EXERCISE
The answer should hold only the lines from the one containing "sample: Visual Cortex" through the one containing "sample: Brain" in the entries below, copied exactly, without pictures.

GIVEN DATA
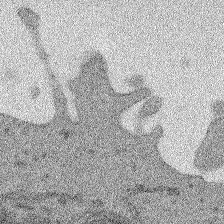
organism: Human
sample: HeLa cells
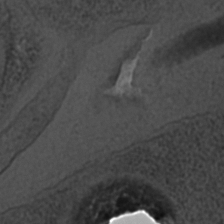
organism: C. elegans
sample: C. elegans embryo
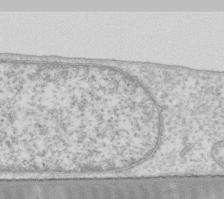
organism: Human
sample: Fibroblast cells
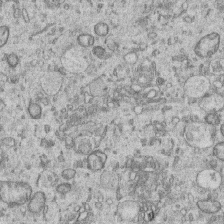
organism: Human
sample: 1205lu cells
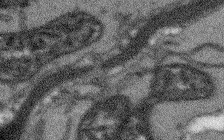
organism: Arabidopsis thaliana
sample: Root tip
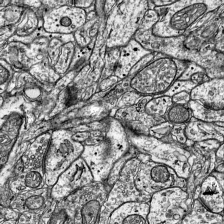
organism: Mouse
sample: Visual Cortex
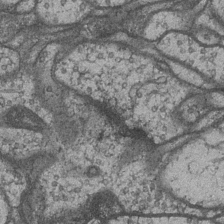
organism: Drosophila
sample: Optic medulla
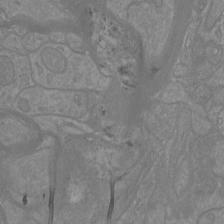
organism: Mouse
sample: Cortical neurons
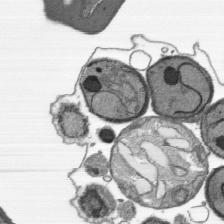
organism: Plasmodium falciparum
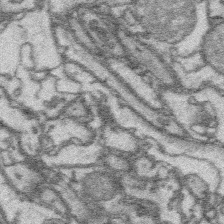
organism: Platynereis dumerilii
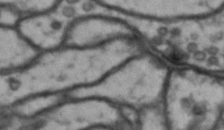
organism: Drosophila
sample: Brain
...
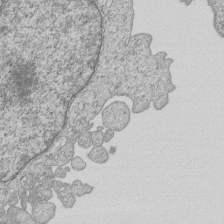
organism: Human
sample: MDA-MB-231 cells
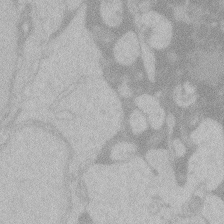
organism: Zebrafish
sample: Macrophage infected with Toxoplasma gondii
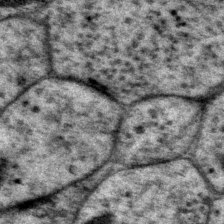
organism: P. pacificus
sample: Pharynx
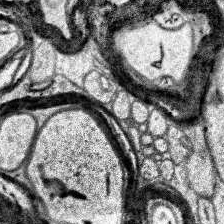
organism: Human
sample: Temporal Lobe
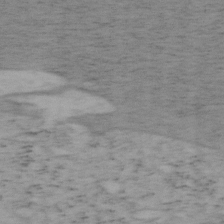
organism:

SOLUTION
sample: Visual Cortex
organism: Drosophila
sample: Optic medulla
organism: Mouse
sample: Cortical neurons
organism: Plasmodium falciparum
organism: Platynereis dumerilii
organism: Drosophila
sample: Brain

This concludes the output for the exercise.